Incidentally, as we have just seen in comp.arch, this Fortran version
is illegal: it should declare dx and dy as

	integer n
	double precision dx(n), dy(n)

>      do 30 i = 1,n
>        dy(i) = dy(i) + da*dx(i)
> 30   continue
>      return
>      end

>The corresponding rolled C code could be written with a for loop
>daxpy(n, da, dx, dy)
>        double          dx[], dy[], da;
>        int             n;
>{
>        int             i;
>
>        for (i = 0; i < n; i++) {
>                dy[i] = dy[i] + da * dx[i];

I suggest

		dy[i] += da * dx[i];

as it is easier to understand.  (In a reasonably optimal C compiler
it should produce the same code.)

>        }
>}
> 
>but [the] Sun compilers ... won't unroll [these] loops.... [Hand unrolling
>helped but not as much as expected.]

>Investigation revealed that the reason had to do with noalias:  [the
>Fortran [version is] defined by the Fortran standard to be "noalias",
>meaning a compiler may optimize code based on the assumption that [dy
>and dx are distinct].

[X3J11's `noalias' proposal was deleted for various reasons including]
>3) optimizing compilers should be able to figure out if aliasing
>exists, which is definitely false in a separate compilation environment
>(unless you want the linker to recompile everything, in which case the
>linker is the compiler, and you're back to no separate compilation).

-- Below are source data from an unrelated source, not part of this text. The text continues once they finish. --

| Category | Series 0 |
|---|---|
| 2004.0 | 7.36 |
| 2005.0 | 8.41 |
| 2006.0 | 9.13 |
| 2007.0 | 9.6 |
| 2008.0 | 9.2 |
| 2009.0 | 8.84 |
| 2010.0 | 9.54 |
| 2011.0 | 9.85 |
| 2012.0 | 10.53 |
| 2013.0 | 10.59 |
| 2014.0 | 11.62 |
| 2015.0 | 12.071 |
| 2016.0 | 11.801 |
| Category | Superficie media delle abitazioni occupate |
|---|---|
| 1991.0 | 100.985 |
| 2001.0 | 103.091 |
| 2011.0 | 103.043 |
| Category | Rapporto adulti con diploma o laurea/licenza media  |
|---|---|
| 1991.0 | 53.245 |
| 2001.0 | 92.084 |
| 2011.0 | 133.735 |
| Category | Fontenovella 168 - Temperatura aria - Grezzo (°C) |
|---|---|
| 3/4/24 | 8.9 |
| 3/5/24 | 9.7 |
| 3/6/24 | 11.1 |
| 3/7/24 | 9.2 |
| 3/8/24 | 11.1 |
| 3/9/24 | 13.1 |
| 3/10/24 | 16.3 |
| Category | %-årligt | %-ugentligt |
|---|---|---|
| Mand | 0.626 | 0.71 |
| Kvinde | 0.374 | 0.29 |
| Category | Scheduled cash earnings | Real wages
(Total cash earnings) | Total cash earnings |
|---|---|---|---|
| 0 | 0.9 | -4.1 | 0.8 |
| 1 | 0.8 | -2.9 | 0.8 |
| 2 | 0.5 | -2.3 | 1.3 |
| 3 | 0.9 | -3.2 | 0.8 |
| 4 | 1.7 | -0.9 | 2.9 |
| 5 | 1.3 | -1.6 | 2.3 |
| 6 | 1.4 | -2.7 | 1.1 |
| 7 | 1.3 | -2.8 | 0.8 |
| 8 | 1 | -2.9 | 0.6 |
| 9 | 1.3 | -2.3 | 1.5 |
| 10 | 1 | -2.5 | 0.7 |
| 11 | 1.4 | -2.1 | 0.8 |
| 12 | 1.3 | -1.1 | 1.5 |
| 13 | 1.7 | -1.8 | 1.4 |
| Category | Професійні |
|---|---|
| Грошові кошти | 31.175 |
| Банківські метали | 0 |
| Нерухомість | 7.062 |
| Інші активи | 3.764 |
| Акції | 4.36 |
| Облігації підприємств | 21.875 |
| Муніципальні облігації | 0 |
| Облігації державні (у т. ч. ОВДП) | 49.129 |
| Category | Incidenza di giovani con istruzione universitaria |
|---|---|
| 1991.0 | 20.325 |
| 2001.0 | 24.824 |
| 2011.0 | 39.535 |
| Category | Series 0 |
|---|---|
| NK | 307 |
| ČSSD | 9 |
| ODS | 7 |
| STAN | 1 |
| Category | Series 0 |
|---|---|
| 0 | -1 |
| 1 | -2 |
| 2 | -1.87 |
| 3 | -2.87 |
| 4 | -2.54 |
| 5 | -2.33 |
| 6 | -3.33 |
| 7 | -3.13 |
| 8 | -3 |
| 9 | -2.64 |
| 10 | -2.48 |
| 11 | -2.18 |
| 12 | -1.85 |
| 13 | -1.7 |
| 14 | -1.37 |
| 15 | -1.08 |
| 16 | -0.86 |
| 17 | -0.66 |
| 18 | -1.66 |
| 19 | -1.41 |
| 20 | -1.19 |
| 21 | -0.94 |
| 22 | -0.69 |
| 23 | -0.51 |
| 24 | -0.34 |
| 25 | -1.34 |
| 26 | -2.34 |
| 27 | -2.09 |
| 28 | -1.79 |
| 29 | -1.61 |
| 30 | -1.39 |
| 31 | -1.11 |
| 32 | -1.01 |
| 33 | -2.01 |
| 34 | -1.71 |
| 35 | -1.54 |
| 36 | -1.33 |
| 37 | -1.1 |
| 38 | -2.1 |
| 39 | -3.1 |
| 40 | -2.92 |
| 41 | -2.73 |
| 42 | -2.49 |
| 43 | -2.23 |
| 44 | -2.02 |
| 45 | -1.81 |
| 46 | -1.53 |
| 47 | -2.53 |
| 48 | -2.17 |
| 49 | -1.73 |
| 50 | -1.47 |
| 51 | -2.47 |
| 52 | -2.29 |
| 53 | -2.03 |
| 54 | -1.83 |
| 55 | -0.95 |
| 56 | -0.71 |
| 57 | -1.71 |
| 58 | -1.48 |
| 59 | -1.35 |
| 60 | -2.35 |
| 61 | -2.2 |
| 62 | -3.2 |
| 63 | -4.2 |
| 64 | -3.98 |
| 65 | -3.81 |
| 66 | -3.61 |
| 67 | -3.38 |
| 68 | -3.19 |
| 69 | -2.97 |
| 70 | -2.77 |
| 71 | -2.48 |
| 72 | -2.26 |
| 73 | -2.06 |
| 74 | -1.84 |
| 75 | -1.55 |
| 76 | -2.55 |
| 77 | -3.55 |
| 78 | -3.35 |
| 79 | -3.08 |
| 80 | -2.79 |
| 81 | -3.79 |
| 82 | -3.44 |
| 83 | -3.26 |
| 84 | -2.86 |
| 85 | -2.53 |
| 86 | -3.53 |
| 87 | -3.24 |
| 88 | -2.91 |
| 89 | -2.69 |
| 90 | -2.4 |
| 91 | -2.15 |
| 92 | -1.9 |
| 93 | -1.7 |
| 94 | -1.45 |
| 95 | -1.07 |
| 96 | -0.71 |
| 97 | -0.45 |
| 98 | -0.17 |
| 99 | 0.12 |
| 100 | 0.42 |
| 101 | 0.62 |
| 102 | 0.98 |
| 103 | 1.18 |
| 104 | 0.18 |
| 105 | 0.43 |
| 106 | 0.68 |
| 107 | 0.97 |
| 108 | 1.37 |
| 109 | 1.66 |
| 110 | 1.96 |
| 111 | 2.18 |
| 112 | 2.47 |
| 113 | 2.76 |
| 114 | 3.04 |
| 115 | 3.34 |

This is not quite right: The linker is to be the *code generator*, not
the *compiler*.  Code generation is a (relatively) small subset of the
task of compilation.  Naturally, a code-generating linker will take
longer to run than a simple linking linker, which discourages this
somewhat.  The usual solution is to generate code in the compiler
proper only when it is told not to optimise.

>Anyway there is no portable way in draft ANSI C to say "this pointers
>are guaranteed to have no aliases".
>... you don't dare load dx[i+1] before you store dy[i] if there is
>any danger that they point to the same place.

True.

>What is to be done?

Ignore it.  (Unsatisfactory.)

Provide code-generating linkers.  (Good idea but hard to do.)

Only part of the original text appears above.